Work required: Repeat exactly, and only, the lines below starting at the line that contains "0.087 | 0 |" and ending at the line that contains "10.833 | 5.297 |", inclusive of both.

Extracted material:
"""

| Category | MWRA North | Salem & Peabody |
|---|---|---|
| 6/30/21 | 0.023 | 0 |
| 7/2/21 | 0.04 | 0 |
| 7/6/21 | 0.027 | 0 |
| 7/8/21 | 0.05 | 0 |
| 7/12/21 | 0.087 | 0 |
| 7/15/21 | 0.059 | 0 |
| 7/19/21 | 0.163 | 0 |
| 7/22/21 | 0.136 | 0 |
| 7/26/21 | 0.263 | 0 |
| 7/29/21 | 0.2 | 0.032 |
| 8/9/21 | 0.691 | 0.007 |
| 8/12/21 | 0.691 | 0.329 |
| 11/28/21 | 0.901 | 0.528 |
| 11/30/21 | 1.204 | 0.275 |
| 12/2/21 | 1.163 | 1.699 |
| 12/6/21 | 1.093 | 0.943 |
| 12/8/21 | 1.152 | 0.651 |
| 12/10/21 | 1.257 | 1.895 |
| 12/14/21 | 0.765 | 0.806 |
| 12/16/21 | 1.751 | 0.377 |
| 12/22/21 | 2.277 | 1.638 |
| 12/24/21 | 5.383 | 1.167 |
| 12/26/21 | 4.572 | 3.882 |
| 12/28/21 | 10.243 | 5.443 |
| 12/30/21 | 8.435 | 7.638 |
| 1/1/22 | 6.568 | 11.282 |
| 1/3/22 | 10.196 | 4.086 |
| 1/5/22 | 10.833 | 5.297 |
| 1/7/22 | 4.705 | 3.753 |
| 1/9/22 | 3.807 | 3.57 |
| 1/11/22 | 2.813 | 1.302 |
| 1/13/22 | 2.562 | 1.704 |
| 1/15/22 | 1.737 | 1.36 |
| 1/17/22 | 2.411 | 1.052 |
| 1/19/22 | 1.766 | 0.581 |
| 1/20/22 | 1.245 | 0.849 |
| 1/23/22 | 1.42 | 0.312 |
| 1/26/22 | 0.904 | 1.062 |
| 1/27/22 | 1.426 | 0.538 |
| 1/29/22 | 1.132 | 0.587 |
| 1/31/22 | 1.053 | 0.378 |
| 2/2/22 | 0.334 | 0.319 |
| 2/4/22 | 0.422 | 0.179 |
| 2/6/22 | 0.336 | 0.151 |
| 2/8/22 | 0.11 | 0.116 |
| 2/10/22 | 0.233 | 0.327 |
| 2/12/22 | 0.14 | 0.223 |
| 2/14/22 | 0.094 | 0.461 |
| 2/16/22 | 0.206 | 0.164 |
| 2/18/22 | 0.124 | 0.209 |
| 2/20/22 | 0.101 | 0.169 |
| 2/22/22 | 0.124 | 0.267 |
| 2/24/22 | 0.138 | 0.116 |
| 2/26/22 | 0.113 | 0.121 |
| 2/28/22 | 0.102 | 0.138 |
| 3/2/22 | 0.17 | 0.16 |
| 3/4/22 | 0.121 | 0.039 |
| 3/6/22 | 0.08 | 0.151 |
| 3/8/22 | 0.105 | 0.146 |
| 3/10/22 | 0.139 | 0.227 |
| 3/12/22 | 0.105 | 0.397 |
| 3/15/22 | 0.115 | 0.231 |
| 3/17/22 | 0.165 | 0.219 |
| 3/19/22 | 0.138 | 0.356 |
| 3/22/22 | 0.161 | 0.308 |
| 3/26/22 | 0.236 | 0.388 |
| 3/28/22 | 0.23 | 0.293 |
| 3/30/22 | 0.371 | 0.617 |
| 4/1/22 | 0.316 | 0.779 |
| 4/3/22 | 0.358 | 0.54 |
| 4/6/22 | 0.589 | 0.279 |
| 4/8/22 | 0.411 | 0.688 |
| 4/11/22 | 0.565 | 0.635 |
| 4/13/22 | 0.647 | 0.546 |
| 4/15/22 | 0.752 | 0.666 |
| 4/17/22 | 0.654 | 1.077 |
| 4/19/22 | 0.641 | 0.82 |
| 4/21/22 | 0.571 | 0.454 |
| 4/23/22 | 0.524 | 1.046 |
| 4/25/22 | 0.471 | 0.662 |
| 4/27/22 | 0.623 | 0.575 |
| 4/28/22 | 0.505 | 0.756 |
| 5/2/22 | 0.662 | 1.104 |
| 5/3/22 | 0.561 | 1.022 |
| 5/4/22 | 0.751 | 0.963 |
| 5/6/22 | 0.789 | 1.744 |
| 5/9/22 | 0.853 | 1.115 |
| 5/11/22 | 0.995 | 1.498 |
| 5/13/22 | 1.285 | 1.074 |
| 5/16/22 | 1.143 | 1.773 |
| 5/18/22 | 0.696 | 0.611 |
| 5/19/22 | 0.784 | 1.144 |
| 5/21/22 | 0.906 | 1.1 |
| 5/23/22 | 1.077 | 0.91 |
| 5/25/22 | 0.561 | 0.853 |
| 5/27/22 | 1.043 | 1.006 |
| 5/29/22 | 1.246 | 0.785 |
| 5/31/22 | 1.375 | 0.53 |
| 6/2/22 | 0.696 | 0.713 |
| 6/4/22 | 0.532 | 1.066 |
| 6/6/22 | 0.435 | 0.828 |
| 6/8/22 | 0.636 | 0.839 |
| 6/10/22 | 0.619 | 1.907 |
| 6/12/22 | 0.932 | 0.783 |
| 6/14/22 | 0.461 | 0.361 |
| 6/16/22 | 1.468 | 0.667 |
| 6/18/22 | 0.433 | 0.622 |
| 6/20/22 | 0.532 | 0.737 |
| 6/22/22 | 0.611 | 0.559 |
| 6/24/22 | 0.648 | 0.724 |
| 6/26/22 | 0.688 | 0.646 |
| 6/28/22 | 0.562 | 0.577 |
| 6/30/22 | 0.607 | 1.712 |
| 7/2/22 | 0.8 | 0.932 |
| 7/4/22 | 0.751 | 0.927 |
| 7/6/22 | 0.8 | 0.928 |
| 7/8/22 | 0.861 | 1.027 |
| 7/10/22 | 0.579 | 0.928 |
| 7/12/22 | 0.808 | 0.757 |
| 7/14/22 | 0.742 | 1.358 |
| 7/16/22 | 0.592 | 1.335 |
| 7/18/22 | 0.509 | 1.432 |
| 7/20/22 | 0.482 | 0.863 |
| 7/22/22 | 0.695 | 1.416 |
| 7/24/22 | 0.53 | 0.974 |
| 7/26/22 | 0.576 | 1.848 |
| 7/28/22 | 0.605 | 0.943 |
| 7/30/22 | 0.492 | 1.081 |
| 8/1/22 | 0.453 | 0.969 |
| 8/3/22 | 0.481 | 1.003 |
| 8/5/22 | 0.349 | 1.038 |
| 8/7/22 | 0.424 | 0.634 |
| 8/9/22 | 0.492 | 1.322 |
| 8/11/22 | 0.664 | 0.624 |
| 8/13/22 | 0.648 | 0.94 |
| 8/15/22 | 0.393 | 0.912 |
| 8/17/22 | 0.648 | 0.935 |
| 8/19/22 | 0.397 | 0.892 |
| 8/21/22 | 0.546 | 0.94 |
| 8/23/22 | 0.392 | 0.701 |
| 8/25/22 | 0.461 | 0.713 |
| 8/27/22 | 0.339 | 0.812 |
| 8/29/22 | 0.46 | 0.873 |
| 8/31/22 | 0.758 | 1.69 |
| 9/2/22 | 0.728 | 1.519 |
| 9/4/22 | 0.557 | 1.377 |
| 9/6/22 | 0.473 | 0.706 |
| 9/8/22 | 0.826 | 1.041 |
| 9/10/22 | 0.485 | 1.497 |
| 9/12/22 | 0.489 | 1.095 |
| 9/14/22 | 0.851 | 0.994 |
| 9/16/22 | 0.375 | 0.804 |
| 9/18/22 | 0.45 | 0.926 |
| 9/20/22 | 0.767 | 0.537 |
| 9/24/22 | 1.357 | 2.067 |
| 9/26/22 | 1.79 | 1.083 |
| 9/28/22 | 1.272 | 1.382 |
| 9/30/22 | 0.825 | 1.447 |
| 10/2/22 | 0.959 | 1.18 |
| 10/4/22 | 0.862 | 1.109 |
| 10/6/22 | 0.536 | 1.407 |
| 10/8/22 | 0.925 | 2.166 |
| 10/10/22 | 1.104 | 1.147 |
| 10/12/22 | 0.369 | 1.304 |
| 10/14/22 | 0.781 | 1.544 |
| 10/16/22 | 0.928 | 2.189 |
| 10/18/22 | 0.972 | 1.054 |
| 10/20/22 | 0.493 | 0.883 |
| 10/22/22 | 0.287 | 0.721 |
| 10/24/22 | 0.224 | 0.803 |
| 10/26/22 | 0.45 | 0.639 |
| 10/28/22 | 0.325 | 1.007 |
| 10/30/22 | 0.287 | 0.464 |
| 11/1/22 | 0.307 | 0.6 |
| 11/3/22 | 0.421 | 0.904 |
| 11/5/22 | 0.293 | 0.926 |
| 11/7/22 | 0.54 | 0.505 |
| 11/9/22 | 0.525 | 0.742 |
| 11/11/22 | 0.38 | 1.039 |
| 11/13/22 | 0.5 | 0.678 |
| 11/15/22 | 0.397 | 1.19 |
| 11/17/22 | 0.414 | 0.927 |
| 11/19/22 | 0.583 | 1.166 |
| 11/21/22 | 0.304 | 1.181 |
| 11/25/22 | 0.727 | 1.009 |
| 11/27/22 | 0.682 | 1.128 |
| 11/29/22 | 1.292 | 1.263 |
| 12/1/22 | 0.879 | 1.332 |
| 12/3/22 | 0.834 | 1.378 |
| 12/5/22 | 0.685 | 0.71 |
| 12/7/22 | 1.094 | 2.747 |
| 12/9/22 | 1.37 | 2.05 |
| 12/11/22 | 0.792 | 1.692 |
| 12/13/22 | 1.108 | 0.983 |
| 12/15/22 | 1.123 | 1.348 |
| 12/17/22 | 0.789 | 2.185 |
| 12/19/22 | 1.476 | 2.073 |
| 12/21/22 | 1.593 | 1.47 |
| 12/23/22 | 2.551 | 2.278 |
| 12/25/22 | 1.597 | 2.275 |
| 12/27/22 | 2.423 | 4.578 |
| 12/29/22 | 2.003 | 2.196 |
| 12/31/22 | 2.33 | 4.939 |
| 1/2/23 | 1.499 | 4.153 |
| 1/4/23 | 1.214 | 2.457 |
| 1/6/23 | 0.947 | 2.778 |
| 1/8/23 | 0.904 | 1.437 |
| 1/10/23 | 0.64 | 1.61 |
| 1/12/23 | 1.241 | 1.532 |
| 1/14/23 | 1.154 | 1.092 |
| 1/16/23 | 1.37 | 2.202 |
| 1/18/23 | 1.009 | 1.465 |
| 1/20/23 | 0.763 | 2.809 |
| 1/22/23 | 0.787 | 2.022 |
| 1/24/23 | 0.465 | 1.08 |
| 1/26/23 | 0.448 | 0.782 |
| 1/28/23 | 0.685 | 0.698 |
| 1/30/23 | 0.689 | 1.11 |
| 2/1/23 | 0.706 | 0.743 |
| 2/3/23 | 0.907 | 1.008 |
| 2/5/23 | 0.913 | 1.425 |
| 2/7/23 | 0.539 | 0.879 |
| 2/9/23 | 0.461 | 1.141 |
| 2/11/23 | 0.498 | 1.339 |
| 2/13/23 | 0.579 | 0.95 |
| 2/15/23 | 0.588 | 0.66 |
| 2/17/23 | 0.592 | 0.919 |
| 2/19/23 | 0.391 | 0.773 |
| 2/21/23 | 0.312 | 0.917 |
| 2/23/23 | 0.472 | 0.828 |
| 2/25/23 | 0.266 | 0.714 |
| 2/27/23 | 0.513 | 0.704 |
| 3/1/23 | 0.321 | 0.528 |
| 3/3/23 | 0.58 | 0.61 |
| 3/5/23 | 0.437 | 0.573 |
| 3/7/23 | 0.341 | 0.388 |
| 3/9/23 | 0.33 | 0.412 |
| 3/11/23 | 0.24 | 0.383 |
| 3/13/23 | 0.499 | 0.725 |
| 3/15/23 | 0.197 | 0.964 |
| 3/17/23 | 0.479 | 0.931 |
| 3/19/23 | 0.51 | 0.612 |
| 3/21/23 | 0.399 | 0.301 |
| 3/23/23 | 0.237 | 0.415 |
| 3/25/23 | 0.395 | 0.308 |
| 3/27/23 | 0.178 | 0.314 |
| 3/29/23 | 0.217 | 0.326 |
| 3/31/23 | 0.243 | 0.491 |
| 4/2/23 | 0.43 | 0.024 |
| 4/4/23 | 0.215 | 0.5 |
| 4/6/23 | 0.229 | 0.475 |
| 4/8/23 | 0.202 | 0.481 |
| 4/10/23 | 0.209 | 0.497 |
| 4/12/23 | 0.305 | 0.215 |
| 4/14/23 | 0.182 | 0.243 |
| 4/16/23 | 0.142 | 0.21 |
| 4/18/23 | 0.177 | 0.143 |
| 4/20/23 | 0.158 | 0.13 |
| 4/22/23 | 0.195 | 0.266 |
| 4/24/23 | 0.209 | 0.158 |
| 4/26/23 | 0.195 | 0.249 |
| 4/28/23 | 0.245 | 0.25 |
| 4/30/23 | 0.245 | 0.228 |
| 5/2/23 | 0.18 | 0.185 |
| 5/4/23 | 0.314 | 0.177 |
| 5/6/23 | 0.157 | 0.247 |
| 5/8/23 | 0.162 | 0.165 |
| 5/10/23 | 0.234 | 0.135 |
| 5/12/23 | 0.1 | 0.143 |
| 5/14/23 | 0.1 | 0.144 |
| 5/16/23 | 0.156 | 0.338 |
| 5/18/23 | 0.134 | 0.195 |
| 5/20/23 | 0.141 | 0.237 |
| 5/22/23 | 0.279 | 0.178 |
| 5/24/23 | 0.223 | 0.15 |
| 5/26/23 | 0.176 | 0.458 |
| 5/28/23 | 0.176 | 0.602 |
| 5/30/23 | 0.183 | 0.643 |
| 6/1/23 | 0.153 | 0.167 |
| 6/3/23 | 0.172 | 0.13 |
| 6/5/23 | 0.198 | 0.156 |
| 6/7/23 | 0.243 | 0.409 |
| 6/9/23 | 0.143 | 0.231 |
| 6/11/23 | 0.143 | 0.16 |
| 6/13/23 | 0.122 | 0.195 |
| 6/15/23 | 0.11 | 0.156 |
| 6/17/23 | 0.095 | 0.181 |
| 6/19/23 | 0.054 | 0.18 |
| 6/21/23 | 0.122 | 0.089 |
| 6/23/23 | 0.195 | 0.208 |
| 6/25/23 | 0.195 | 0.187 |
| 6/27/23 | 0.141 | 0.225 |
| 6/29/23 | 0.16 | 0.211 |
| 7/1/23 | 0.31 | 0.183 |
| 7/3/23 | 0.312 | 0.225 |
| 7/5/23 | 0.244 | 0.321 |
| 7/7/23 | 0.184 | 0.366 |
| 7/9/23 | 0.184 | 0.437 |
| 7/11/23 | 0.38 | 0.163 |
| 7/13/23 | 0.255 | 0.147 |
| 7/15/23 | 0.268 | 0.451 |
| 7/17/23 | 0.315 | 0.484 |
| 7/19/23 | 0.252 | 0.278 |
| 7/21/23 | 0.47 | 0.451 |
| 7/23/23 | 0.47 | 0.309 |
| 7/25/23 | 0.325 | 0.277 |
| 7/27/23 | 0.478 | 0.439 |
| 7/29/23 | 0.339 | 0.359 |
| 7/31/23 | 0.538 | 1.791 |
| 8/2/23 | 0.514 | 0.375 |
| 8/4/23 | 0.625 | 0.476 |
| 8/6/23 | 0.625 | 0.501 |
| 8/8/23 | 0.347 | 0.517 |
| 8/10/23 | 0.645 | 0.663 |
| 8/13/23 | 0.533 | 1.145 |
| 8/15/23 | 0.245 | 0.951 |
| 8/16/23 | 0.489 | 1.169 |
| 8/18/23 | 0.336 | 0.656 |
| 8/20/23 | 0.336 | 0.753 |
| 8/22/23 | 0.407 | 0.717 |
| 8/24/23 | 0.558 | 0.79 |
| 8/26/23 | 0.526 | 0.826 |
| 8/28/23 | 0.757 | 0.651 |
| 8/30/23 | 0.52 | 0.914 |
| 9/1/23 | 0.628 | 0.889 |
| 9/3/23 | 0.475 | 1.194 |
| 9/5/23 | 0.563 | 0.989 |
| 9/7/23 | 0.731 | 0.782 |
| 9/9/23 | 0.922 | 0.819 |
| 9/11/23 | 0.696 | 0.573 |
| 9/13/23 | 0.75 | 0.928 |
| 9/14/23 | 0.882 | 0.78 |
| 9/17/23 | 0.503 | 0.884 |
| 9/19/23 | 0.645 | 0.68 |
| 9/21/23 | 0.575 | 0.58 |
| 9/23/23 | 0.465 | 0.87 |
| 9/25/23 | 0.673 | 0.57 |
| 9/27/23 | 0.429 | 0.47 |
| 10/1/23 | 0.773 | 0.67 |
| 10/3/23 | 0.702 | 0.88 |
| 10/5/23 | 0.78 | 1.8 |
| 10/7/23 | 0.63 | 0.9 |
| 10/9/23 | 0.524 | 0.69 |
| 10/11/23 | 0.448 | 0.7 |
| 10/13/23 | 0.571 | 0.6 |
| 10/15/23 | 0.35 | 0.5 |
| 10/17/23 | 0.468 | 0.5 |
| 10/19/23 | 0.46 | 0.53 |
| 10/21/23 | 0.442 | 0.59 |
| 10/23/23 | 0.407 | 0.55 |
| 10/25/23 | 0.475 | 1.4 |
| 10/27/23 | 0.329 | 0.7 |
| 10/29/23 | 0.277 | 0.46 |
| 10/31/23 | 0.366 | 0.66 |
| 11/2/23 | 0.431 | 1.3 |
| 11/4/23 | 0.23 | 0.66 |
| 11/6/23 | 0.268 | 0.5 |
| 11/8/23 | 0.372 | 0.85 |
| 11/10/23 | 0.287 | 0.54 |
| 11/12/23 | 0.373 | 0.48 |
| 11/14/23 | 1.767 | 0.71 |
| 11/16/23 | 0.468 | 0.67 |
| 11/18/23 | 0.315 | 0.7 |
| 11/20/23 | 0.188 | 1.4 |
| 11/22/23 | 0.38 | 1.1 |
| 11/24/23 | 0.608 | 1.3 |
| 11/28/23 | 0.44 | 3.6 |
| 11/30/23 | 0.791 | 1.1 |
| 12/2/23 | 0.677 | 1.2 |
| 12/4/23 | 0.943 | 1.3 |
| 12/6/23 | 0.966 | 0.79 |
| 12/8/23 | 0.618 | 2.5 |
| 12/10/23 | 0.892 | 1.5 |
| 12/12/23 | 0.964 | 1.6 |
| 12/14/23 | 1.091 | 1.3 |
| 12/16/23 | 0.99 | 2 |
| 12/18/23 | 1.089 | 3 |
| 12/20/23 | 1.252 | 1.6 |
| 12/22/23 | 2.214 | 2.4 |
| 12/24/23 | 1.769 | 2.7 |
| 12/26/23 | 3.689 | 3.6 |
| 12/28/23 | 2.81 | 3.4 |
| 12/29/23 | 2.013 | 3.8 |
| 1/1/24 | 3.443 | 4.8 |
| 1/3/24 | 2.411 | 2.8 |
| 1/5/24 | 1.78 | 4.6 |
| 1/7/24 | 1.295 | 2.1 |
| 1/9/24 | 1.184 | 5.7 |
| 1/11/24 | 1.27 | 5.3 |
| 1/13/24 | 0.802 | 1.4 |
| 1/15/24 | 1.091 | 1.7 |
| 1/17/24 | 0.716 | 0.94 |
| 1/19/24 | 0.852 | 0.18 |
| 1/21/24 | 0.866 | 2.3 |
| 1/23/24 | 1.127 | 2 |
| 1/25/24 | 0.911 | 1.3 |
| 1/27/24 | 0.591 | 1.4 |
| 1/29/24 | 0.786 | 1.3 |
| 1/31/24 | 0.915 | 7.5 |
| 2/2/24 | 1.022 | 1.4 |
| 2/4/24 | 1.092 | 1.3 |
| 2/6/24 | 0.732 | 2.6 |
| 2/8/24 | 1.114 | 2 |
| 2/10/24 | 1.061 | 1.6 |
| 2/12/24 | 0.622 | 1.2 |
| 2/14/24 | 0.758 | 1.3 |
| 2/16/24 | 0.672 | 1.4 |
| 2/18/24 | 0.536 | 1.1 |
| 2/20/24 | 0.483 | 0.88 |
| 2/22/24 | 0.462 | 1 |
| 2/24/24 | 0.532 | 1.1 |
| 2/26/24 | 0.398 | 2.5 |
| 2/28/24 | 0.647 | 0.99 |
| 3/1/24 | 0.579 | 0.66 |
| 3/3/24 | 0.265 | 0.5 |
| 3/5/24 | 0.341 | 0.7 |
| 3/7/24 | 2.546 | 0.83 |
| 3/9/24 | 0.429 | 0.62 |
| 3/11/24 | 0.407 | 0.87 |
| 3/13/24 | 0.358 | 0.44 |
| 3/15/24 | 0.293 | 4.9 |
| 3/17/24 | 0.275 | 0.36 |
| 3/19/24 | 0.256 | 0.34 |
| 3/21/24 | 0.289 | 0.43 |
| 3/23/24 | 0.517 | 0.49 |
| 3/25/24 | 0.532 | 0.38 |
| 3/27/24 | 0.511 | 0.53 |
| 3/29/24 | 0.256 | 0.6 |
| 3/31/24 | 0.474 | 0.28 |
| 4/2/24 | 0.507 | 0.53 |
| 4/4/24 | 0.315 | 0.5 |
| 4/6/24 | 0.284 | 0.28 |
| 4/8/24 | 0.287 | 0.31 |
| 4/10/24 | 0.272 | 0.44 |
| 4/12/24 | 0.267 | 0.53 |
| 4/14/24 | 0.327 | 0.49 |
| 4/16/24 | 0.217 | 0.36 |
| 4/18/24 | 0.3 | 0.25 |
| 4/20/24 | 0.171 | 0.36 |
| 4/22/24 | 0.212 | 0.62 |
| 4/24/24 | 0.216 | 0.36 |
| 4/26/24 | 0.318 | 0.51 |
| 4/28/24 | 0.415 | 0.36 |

"""

Your solution:
| 7/12/21 | 0.087 | 0 |
| 7/15/21 | 0.059 | 0 |
| 7/19/21 | 0.163 | 0 |
| 7/22/21 | 0.136 | 0 |
| 7/26/21 | 0.263 | 0 |
| 7/29/21 | 0.2 | 0.032 |
| 8/9/21 | 0.691 | 0.007 |
| 8/12/21 | 0.691 | 0.329 |
| 11/28/21 | 0.901 | 0.528 |
| 11/30/21 | 1.204 | 0.275 |
| 12/2/21 | 1.163 | 1.699 |
| 12/6/21 | 1.093 | 0.943 |
| 12/8/21 | 1.152 | 0.651 |
| 12/10/21 | 1.257 | 1.895 |
| 12/14/21 | 0.765 | 0.806 |
| 12/16/21 | 1.751 | 0.377 |
| 12/22/21 | 2.277 | 1.638 |
| 12/24/21 | 5.383 | 1.167 |
| 12/26/21 | 4.572 | 3.882 |
| 12/28/21 | 10.243 | 5.443 |
| 12/30/21 | 8.435 | 7.638 |
| 1/1/22 | 6.568 | 11.282 |
| 1/3/22 | 10.196 | 4.086 |
| 1/5/22 | 10.833 | 5.297 |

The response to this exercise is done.